Both the Yale Institute and the Princeton Center have been considered bastions of international relations realism although influential academic organizer Kenneth W. Thompson saw the Princeton center as a growing home for behaviorism. As the RAND Corporation, formed around the same time, took the lead in security studies, the center helped forge a bridge between RAND and academia. Over time, the center's work developed into a multidisciplinary approach that used cross-cultural studies, and its researchers included not just political scientists but also historians, economists, and sociologists.

In addition to the directors, other scholars of note to work in the center included Richard A. Falk. Black and Falk edited a multi-volume study, The Future of the International Legal Order, beginning in 1969, that combined the efforts of over three dozen scholars from nearly as many institutions; it would win an award from the American Society of International Law in 1973. By 1978, some 90 books had been published in connection with the center, with half coming from scholars outside of Princeton. In some cases, limited teaching responsibilities enabled the researchers to focus their efforts on producing books. The title of one book, 1960's The Politics of the Developing Areas, was responsible for spreading that term into the academic world.

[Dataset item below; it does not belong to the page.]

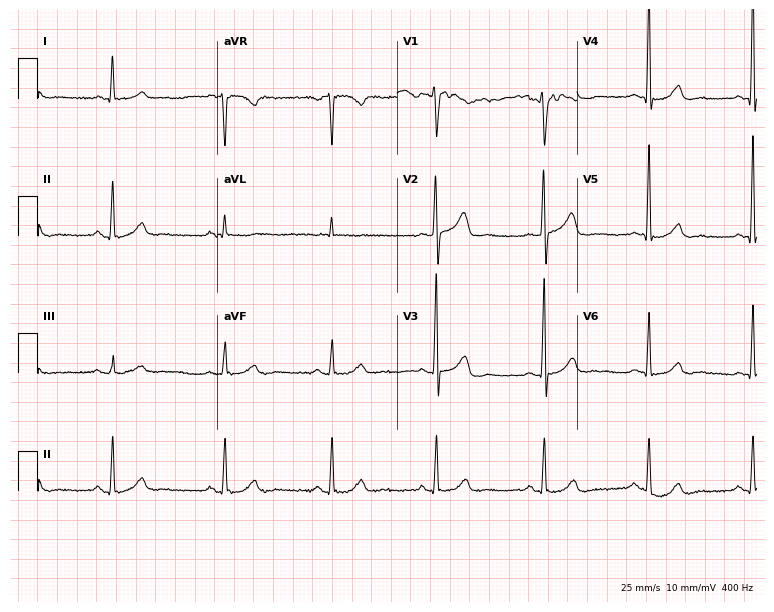
ECG — a male patient, 68 years old. Screened for six findings — first-degree AV block, right bundle branch block, left bundle branch block, sinus bradycardia, atrial fibrillation, sinus tachycardia — none is recorded. Other findings, if any, are not listed.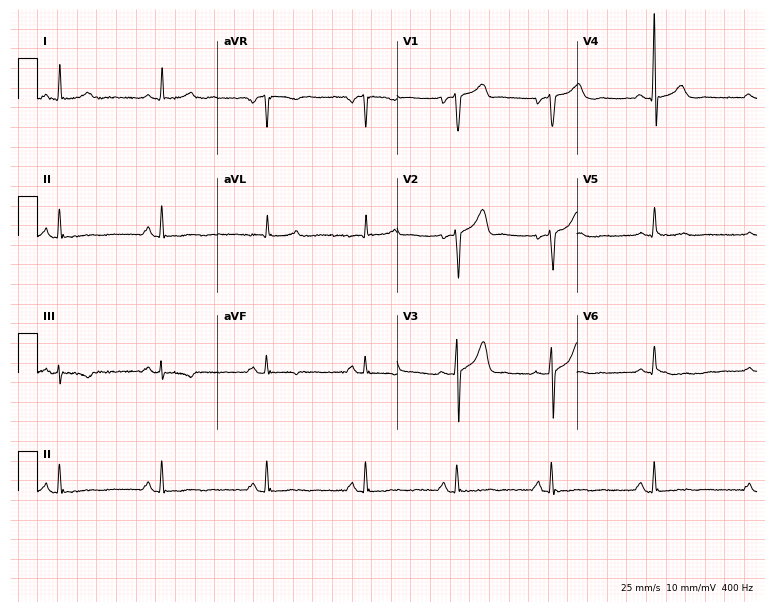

By 1999, the center consisted of some sixty-five faculty associates, who belonged to several different departments within the university, and about ten visiting fellows at any given time.

==Merging==
In 2003, the Center of International Studies was merged with the Council on Regional Studies, which had been an interdepartmental organization of regional study programs, to form the considerably larger Princeton Institute for International and Regional Studies. University President Shirley M. Tilghman said that, "This new institute will build on two long-established areas of strength at Princeton to bring an even greater global perspective to teaching and research at this University". The first director of the new institute was a Latin American studies scholar. The new institute continued to sponsor the World Politics journal.